### EXERCISE BRIEF
Your answer must be every line of the data that holds the string "Johannes".

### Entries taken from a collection
***

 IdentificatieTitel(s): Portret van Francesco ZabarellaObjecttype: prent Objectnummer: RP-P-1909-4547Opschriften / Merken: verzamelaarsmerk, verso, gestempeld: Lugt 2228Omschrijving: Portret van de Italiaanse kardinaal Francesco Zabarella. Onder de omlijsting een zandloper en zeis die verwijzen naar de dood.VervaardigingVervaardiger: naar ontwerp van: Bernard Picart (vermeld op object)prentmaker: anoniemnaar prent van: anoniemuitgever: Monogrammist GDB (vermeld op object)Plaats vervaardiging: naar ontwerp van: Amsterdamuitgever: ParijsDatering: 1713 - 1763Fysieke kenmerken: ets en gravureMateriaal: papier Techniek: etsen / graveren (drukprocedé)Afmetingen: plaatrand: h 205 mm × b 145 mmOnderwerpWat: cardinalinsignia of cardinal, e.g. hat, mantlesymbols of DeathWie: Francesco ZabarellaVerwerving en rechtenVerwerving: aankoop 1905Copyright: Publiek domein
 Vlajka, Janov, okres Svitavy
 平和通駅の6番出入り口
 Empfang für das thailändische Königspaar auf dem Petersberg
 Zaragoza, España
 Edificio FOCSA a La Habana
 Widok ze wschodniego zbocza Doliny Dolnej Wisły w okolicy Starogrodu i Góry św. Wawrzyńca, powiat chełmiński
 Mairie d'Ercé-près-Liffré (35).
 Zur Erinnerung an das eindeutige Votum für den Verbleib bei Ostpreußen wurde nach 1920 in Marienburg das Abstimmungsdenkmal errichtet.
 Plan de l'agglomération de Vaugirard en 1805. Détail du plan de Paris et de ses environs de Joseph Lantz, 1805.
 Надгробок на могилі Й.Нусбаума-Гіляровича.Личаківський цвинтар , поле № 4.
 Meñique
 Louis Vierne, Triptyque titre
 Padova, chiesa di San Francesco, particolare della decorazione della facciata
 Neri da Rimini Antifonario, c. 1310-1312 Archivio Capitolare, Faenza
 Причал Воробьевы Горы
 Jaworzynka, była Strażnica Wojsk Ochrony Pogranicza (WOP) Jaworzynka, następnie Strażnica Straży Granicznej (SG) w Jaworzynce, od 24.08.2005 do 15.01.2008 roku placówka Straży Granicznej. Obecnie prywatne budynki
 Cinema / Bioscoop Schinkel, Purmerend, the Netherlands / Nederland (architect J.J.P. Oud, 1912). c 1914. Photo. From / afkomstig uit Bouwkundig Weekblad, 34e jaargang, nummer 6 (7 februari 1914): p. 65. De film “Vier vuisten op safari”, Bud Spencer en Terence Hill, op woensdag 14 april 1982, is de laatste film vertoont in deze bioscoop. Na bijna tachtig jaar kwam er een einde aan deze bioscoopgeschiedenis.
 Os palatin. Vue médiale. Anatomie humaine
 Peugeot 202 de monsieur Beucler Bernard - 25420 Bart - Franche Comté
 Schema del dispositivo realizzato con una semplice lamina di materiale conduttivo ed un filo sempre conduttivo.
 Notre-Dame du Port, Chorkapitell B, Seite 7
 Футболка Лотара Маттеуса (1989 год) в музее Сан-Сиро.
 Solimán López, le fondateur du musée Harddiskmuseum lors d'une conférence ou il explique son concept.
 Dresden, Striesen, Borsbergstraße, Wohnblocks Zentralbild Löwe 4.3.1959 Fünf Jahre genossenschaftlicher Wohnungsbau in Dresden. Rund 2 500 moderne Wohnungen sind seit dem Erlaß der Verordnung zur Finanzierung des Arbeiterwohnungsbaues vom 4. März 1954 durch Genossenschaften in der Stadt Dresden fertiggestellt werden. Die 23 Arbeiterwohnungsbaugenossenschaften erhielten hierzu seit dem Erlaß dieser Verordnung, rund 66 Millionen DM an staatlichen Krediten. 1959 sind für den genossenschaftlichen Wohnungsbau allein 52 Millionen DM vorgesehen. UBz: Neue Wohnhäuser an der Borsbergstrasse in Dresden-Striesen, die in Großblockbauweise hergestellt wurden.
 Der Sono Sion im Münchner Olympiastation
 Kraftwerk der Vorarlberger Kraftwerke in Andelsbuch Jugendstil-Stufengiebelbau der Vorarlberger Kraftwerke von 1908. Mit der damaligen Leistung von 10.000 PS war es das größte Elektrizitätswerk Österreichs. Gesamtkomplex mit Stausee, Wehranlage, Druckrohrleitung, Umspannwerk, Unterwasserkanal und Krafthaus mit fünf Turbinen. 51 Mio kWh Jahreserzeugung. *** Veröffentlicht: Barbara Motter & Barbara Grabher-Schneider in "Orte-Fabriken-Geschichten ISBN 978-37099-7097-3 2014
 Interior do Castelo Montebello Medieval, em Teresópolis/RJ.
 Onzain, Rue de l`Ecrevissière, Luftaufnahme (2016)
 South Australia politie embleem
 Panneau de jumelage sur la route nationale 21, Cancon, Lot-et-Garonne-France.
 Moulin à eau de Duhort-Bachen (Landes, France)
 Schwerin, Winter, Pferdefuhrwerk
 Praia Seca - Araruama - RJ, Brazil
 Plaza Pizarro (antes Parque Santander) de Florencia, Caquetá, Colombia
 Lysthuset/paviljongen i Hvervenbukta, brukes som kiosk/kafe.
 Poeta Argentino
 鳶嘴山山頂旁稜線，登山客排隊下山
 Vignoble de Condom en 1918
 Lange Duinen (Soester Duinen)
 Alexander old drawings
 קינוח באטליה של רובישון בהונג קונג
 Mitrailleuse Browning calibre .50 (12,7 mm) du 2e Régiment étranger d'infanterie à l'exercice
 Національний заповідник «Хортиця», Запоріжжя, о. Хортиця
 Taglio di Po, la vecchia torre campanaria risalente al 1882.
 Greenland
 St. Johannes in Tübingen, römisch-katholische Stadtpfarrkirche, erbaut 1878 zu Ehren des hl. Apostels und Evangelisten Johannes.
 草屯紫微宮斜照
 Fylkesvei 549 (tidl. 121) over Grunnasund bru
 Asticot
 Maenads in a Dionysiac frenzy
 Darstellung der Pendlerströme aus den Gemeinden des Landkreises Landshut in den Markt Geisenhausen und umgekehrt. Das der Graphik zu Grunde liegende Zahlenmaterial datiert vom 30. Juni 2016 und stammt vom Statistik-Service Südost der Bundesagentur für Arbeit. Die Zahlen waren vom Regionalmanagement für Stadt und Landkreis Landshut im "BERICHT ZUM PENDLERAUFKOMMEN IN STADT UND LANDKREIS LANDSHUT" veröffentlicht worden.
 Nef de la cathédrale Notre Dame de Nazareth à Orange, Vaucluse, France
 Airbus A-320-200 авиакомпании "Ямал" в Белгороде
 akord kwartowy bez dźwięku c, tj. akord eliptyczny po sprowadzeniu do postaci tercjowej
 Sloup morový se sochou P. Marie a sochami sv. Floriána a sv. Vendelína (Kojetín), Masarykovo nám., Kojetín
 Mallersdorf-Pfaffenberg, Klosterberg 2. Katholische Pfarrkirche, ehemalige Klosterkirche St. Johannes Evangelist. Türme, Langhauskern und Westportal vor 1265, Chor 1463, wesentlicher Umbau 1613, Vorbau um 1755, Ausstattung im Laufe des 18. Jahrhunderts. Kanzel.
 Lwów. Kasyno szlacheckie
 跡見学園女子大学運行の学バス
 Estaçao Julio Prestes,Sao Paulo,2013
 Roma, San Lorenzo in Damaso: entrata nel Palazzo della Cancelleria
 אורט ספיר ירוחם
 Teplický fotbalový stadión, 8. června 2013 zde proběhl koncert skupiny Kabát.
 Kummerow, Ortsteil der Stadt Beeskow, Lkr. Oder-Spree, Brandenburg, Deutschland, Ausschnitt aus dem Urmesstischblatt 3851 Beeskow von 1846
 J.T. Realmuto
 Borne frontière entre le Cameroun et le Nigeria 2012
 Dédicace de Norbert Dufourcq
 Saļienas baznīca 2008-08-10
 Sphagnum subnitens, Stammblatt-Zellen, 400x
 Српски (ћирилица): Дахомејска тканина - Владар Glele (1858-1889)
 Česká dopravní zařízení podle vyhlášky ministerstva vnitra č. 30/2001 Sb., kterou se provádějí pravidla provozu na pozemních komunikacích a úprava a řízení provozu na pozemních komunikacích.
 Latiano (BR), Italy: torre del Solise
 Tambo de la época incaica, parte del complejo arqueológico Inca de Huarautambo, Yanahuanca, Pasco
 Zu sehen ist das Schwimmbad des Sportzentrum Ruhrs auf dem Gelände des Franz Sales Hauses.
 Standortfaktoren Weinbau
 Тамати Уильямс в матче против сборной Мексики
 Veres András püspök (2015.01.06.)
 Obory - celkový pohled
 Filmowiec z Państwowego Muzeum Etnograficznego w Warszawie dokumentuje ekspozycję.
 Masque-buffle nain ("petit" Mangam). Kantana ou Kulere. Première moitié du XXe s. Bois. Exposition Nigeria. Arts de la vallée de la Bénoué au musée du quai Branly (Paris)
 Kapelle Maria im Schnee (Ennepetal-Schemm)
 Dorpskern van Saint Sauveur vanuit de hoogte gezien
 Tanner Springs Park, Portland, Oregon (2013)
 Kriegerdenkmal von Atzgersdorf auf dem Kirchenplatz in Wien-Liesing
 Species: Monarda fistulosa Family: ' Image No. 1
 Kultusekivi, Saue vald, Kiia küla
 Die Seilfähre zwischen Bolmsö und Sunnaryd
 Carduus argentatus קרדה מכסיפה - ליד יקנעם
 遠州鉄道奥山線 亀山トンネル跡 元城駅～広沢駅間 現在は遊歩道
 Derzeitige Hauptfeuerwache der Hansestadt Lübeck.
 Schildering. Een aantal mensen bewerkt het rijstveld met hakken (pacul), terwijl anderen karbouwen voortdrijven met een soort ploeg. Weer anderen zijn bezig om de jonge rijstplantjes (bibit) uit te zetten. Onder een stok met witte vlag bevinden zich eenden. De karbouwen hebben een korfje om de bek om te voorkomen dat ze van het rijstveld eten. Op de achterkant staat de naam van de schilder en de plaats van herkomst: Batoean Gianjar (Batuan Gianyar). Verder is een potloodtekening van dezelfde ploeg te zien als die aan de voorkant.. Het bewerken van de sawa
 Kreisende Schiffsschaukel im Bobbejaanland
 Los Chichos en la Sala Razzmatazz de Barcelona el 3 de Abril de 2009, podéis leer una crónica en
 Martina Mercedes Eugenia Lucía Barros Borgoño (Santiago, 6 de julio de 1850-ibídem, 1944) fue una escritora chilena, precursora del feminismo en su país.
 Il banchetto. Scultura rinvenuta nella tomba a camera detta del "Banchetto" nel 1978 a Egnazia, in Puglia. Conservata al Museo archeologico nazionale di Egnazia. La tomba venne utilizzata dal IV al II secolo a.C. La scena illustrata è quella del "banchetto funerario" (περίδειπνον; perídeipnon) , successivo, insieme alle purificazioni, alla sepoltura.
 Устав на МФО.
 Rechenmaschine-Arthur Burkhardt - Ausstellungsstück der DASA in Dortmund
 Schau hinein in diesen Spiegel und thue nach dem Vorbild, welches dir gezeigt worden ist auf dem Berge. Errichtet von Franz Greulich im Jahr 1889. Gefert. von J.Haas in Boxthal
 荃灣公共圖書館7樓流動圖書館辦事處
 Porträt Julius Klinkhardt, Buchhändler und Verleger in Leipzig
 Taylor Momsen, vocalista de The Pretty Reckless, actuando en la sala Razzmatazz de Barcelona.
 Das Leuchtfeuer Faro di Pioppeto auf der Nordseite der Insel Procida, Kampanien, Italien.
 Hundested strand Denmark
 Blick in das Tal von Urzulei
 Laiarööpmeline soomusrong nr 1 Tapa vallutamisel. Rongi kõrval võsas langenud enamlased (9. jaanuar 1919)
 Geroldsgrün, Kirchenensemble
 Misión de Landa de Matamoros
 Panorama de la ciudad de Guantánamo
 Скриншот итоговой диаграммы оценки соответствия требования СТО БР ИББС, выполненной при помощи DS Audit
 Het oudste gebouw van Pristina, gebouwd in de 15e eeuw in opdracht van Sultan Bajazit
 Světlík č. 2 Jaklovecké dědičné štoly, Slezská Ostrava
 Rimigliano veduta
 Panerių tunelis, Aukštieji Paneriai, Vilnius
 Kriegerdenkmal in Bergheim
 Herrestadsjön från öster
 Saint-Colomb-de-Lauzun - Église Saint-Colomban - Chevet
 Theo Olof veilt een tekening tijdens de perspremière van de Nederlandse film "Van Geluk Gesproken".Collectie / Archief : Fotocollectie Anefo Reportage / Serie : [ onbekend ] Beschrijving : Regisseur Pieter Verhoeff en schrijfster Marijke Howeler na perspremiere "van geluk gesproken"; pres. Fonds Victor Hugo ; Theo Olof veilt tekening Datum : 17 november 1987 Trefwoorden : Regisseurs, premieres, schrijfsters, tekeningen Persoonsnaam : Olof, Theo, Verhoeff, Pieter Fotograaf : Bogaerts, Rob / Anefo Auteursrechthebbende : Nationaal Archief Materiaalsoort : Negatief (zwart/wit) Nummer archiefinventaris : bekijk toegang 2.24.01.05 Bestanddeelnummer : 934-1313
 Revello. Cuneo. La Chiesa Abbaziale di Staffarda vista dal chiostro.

***

### RESPONSE TO THIS EXERCISE
 St. Johannes in Tübingen, römisch-katholische Stadtpfarrkirche, erbaut 1878 zu Ehren des hl. Apostels und Evangelisten Johannes.
 Mallersdorf-Pfaffenberg, Klosterberg 2. Katholische Pfarrkirche, ehemalige Klosterkirche St. Johannes Evangelist. Türme, Langhauskern und Westportal vor 1265, Chor 1463, wesentlicher Umbau 1613, Vorbau um 1755, Ausstattung im Laufe des 18. Jahrhunderts. Kanzel.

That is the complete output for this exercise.